Second, the decision establishes a chilling precedent: leaking classified documents to the these newspapers can by itself be legally sufficient to constitute the offense of “aiding the enemy”, if the leaker was sophisticated enough about intelligence and how the enemy uses the internet.
Thursday’s decision was preliminary and made under a standard that favors the prosecution’s interpretation of the facts. The judge must still make that ultimate decision on guilt based on all the evidence, including the defense, under the strict “beyond a reasonable doubt” standard.
Although the decision is preliminary, it is critical as a matter of law because it accepts the prosecution’s extreme theory as legally sufficient. The prosecution’s case is that by leaking materials to the press, the source of classified materials is “communicating with the enemy” indirectly. The source gives materials to the journalist; the journalist publishes; the enemy reads the publication and, presto, the source is guilty of the offense of “aiding the enemy”. Manning is facing life imprisonment without parole for this offense.

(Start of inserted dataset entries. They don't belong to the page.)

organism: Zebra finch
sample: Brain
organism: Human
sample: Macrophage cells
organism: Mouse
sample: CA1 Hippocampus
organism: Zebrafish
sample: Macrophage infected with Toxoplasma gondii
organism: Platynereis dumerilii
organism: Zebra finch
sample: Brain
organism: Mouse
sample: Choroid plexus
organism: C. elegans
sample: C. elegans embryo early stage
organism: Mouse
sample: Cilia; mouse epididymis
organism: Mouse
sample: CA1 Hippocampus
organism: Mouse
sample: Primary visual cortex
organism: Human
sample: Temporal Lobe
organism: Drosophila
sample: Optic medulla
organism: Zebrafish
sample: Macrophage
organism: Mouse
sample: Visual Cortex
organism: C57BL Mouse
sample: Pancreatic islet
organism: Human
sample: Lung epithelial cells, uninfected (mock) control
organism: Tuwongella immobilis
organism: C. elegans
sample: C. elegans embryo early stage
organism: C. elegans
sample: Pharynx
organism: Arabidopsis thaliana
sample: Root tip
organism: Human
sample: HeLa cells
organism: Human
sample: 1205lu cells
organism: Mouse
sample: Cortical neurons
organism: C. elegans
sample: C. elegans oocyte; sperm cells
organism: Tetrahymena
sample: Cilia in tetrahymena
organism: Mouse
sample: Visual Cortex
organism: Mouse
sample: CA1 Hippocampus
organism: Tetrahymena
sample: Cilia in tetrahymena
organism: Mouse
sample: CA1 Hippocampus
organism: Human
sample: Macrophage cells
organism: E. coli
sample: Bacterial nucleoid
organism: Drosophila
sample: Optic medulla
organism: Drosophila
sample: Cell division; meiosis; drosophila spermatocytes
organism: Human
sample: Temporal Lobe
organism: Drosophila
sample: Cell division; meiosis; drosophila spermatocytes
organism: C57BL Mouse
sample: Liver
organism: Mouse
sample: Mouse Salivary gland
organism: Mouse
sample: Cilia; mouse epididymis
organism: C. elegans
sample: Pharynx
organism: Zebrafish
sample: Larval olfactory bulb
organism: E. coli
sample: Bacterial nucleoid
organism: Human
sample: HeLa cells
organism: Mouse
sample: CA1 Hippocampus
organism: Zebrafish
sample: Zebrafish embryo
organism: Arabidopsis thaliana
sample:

The judge earlier held that “aiding the enemy” required that the leaker have “actual knowledge” that by handing materials over to a newspaper, he or she is giving it to “the enemy”; it is not enough that the source “should have known” that the enemy would access the materials. The critical question for Thursday’s holding was what evidence is enough, as a matter of law, to prove “actual knowledge”.
On Monday, the prosecution argued its case based on the thinnest of circumstantial evidence. It began by saying that Manning was “a trained intel analyst”, not “an infantryman or a truck driver”. The judge challenged the prosecutor as to “what is the government’s specific information … that by that publication, that al-Qaida and al-Qaida in the Arabian Peninsula would access it”? The prosecution’s answer was “[Manning] was trained specifically, that al-Qaida used the internet to get this information, that the enemy was looking for this specific type of information.”
The judge then sought further clarification:
You are basically focusing on Pfc Manning‘s individual circumstances and training and experience. And that might distinguish him from someone else in an Article 104 setting who basically had no knowledge of intelligence.
And the prosecutor’s response was, “That is absolutely true.”
By dismissing the defense’s motion, the judge effectively accepted that, as a matter of law, evidence that the leaker was trained in intelligence and received training on the fact that that enemy uses the internet to collect information about the United States is a legally sufficient basis for conviction.
Significant leaks on matters of national defense are not generally going to come from army truck drivers. Daniel Ellsberg was a military analyst at RAND. Thomas Drake was an NSA senior executive. Stephen Kim was a senior adviser on intelligence in the State Department. Jeffrey Sterling was a CIA officer. John Kiriakou was a CIA officer. Bradley Manning was a private first class in army intelligence about two years out from basic training. We can disagree about who among these is more or less worthy of respect or derision. But after Thursday’s hearing, they all fall on the wrong side of the line that the judge endorsed.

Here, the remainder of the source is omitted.